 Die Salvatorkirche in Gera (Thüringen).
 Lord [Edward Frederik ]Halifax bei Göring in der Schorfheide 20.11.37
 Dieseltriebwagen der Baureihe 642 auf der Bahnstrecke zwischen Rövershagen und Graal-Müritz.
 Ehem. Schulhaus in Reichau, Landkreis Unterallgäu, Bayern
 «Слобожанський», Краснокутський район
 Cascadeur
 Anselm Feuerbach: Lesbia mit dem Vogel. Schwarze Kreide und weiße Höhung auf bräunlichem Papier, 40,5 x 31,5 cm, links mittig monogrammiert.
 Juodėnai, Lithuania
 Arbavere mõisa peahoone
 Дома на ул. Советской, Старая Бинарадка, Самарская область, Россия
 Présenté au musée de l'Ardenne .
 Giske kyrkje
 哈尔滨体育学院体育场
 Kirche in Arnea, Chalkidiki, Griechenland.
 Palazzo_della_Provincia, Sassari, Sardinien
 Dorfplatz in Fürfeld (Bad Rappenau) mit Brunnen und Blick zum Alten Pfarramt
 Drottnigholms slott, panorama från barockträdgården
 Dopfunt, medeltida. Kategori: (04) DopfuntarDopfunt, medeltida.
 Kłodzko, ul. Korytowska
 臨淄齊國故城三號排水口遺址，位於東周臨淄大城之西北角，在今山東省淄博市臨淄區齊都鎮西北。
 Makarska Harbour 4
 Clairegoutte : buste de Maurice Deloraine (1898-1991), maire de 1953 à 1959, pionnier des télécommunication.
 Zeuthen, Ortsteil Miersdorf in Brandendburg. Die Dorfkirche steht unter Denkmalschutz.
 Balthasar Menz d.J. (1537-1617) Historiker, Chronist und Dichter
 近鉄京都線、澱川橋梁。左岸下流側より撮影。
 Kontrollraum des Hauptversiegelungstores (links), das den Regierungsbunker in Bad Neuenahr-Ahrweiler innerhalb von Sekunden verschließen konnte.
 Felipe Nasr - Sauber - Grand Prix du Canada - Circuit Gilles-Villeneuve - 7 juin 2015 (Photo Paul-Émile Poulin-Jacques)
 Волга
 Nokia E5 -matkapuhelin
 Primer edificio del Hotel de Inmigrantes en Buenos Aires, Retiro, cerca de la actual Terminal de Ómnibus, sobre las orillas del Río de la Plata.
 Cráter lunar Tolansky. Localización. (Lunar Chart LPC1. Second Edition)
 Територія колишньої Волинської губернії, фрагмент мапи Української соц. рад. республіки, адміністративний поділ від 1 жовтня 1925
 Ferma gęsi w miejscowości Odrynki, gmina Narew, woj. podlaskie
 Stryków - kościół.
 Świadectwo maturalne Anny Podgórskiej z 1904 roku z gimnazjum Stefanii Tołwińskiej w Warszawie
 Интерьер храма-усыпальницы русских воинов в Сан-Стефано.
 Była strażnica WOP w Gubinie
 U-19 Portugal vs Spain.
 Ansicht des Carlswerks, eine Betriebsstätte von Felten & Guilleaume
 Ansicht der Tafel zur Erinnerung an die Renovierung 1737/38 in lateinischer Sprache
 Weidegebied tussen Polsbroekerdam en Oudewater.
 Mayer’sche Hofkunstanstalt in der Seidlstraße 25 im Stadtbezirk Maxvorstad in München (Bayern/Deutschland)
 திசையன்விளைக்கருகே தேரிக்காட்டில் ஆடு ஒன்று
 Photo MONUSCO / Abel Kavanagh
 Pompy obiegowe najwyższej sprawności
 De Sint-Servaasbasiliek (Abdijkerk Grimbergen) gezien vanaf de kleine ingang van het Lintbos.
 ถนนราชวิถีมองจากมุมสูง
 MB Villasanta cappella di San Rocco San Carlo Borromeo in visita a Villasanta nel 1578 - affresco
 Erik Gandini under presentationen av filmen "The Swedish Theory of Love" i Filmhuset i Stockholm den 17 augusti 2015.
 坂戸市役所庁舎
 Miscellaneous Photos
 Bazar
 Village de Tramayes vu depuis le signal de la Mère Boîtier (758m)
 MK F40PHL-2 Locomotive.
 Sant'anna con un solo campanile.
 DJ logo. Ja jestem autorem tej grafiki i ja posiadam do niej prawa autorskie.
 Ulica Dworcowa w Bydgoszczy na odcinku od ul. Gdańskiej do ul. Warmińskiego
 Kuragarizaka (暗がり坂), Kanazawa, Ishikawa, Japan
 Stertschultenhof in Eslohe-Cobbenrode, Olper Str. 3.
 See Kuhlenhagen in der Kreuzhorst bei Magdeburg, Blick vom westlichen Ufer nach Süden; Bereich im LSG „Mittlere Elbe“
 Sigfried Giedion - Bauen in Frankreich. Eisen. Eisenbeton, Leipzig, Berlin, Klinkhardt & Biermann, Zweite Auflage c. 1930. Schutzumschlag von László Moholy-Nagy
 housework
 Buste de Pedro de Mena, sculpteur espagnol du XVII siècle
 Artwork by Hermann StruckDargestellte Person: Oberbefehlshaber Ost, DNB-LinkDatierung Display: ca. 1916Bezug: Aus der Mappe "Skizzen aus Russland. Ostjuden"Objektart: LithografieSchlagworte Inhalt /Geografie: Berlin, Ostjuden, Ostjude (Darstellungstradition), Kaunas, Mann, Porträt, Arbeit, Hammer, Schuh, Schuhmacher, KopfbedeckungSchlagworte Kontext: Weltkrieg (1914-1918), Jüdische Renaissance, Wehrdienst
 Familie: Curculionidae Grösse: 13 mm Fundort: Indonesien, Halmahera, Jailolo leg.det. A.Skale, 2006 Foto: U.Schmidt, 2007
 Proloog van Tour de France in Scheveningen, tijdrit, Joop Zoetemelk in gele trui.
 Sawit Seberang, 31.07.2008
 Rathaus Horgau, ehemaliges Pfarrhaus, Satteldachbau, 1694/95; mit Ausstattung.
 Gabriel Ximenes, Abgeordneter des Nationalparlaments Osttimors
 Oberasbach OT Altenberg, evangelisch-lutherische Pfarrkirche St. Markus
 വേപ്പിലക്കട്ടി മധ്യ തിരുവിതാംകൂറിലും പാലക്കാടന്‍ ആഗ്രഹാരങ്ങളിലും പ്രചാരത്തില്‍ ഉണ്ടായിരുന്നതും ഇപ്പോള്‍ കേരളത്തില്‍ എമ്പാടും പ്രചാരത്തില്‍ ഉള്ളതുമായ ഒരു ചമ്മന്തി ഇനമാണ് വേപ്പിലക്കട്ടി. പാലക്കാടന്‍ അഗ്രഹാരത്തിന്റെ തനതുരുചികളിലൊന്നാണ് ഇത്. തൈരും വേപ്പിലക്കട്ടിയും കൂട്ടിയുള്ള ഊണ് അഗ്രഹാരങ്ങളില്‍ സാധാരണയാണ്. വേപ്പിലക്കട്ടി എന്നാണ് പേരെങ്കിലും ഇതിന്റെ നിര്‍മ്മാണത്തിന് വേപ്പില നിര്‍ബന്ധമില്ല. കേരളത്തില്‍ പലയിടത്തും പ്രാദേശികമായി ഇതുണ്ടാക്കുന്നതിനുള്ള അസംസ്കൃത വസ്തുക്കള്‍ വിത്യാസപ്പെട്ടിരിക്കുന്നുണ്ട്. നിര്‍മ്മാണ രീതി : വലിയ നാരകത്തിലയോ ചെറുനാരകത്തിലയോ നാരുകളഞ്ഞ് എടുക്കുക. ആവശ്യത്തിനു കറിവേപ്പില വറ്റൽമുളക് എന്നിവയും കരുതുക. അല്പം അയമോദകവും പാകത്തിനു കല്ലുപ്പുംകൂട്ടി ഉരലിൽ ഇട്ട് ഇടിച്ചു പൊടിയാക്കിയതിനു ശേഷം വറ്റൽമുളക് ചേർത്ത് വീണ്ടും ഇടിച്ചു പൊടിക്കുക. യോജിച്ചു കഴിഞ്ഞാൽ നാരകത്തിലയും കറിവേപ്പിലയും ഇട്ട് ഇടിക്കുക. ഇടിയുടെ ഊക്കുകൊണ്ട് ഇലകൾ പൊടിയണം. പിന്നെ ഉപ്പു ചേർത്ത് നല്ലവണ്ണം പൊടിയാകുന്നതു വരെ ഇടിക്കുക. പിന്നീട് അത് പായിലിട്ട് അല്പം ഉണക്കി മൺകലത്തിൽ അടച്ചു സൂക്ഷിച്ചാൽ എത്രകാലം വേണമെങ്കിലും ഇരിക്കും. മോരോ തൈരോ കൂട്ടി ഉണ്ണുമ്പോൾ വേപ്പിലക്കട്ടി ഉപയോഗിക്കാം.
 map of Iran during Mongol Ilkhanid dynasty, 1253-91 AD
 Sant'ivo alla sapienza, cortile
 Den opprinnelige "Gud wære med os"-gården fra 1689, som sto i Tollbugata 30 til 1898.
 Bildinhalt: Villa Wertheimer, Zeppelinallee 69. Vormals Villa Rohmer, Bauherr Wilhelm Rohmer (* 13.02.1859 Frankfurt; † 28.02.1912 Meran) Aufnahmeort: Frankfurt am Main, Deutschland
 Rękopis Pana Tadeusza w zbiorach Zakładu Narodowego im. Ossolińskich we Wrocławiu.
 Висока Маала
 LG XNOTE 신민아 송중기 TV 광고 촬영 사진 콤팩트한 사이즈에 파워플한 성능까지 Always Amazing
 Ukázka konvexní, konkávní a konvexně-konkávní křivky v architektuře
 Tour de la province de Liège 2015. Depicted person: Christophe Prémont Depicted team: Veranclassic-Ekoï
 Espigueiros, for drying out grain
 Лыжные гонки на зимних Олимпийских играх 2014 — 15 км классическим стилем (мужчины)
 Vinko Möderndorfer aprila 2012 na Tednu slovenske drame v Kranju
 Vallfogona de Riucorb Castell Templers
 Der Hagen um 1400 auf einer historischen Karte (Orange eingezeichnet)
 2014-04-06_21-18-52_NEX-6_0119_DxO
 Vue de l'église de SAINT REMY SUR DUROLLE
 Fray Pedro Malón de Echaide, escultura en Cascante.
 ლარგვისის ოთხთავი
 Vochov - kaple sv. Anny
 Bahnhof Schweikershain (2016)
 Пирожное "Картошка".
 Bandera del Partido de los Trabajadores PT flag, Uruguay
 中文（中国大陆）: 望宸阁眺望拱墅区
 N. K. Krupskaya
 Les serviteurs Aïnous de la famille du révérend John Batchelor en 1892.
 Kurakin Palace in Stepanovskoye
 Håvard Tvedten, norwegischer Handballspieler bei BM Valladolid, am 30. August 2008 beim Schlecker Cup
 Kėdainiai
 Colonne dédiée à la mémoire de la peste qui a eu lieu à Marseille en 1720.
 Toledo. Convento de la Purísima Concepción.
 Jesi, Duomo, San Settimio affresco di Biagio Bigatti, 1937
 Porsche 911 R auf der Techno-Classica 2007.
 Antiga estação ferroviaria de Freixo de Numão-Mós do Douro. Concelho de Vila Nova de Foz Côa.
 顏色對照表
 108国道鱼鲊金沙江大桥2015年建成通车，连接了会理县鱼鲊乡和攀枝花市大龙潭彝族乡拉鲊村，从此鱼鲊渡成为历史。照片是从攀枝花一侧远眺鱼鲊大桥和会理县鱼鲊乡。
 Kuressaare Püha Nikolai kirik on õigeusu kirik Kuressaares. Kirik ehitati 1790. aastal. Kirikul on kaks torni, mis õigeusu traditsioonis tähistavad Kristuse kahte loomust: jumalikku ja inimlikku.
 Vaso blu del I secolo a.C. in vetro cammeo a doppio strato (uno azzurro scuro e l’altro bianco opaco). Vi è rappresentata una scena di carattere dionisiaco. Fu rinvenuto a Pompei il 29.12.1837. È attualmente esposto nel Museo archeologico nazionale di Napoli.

# [EXERCISE]
Take the line above containing "See Kuhlenhagen in", the line containing "Buste de Pedro", and all lines in between, and copy them exactly without anything else.

# [ANSWER SECTION]
 See Kuhlenhagen in der Kreuzhorst bei Magdeburg, Blick vom westlichen Ufer nach Süden; Bereich im LSG „Mittlere Elbe“
 Sigfried Giedion - Bauen in Frankreich. Eisen. Eisenbeton, Leipzig, Berlin, Klinkhardt & Biermann, Zweite Auflage c. 1930. Schutzumschlag von László Moholy-Nagy
 housework
 Buste de Pedro de Mena, sculpteur espagnol du XVII siècle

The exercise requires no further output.